Matis recoiled. But then he caught himself, straightened his shirt and square his shoulders. "I am wearing a kilt, you daft oaf. There's nothing more manly than that!" With his arms dangling by his side, he took a step forward and challenged, "Drag your desk steeled carcass over here and I shall show you, what I am capable of doing. What keeps you anyway? Why not just send me off my way?"
It was the man's turn to cross his arms. From the pond's shore beneath he condescended to Matis, "I don't help weaklings, liars, nor pack, but worthy men, and those whom I know well – my people first. So, find your manners and introduce yourself, if you expect me to help you on."

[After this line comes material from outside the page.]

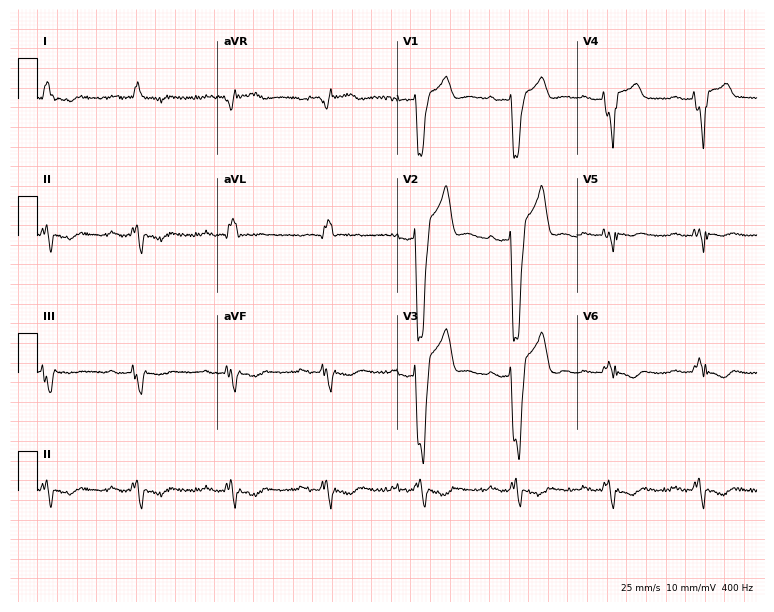
ECG (7.3-second recording at 400 Hz) — a male, 69 years old. Findings include first-degree AV block, left bundle branch block.

"My name? After all you have thrown into my direction already, after what you pretended to know about me, you ask for my name now?" Matis croaked a laugh. His eyes rolled up toward the sky just as another lightning bolt exploded. In place of thunder he hurled at the man a string of words that he felt ashamed, he dared to use. He didn't know who the man was that these words described, but it was the role he knew he was expected to play. "I shall tell you my name. I am Vlad's son, Perdita's brother, and Justin's lover. I am the strongest of the Immortals, leader of The Great Hunt. You speak with Matis."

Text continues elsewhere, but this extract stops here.